So many of these blogs online. And so few of them reflecting, even in part, the stuttering, word-shy shorthand of the compulsive textkid. Nearly everything that I've read is intelligent, measured, elegant even - taking a joy in language & not merely babbling on a street corner. Even the guy ripping into the war opponents manages complete sentences with multiple clauses (albeit breaking down from time to time when logic comes under strain & the white heat of his anger trips his tongue).
The passion to communicate. Why, I'm afflicted by it now, in spite of the fact that these entries will be read by a handful of passers-by who'll glance briefly & then move on, much as I do. It seems that those predicting the imminent death of language under a deluge of digital images & ikons will have to wait awhile yet: apparently there are too many people out there with a lot on their minds.
I wrote the following with different modes of communication in mind. In this instance, a pc versus an old-fashioned amateur radio transceiver. Pixels versus voice...
WAVELENGTHS
#1. Bonsai 1005 1 GHz Pentium III Processor
I paddle the keys and pixels break surface
like bubbles. The blue window shivers into a spray
of letters, uniform, a lingua franca. The world and his wife
are talking hard, a promiscuity of speech that melts
into the pool, unvoiced.
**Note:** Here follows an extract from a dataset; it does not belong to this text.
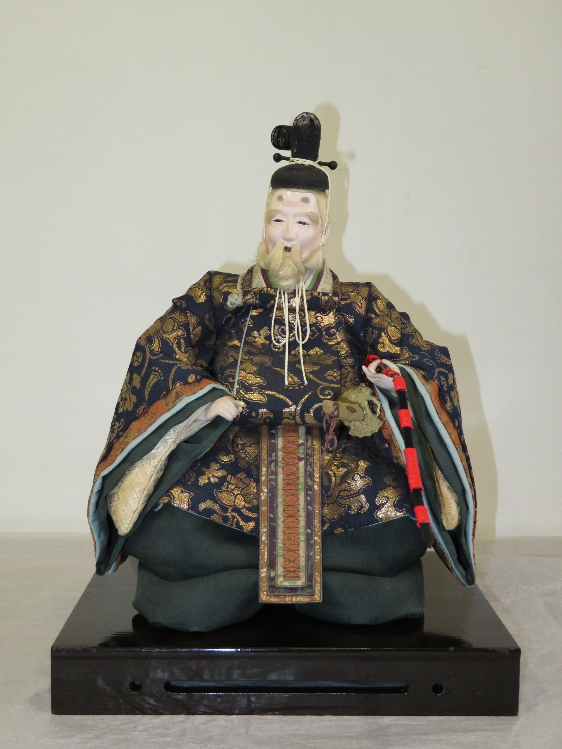 2018年2月27日-3月18日 東京国立博物館展示風景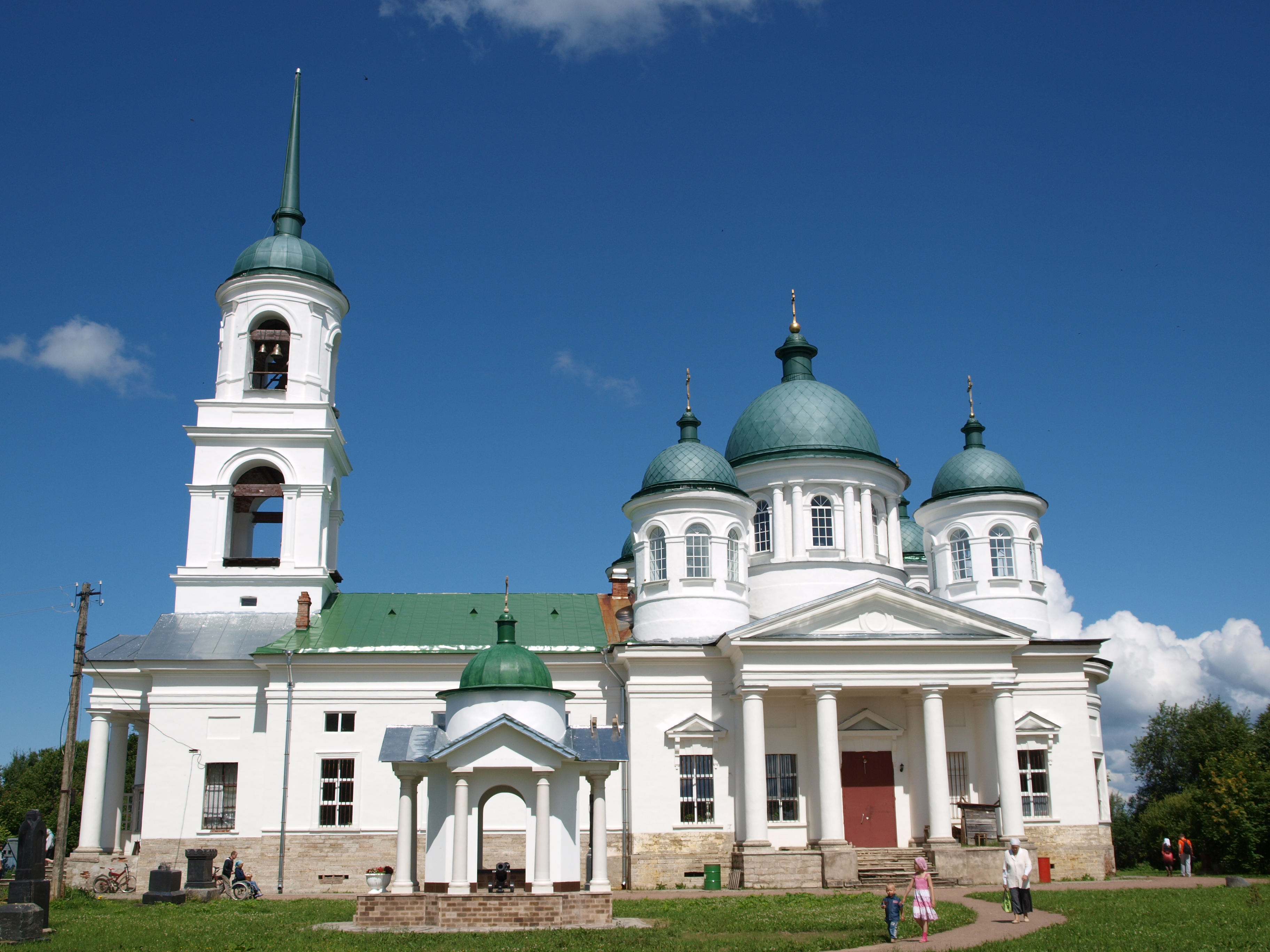 Церковь Рождества Христова: Надкопанье, Волховский район, Ленинградская область

This is language out of light,
words squeezed and shredded out of shape and form,
electronic runes and glyphs squirted into bits
and bytes down filaments. These digits, these encryptions,
they’re mouthless, lost in space. No tongues or lips
articulate the cries and whispers of the slave electrons
working the binary roads. Behind the brilliant lexicon,
just the insect voices and the hum of spinning disks.
#2. Icom 756 Pro Mk II HF transceiver
Still dark outside. 0500 zulu and a cold wind
rocks the antenna tower. I’m beaming west
on 20 meters, listening through the chuckle
of morse, the whooping heterodyne. I’m looking
for Australia on the long path, vaulting scraps
of landscape and the great bare, muscled back
of ocean; skidding in across the eastern shores,
magnet-voiced and listening hard. A VK3,
a loner by two hundred miles of fence-line;
a little wooden house, a splinter in the prairie skin.
Just him, his wife and daughters, fixing the broken wire
that separates the cowboys and the kangaroos
from dreamtime. Now the aerial image shimmers,
breaks. I lose his voice as the skywave shifts;
lose his tale of full moons, crowding stars
and voices in the wind. I drift with the tidal ebb
and flow of distant storms, spikes of wireless sound
and silence. But I’ve spoken; he has spoken.
Breath has shaped and joined our words.
We have thrown a line across the earth
and tugged it once or twice.
(VK3 is the callsign for Eastern Australia).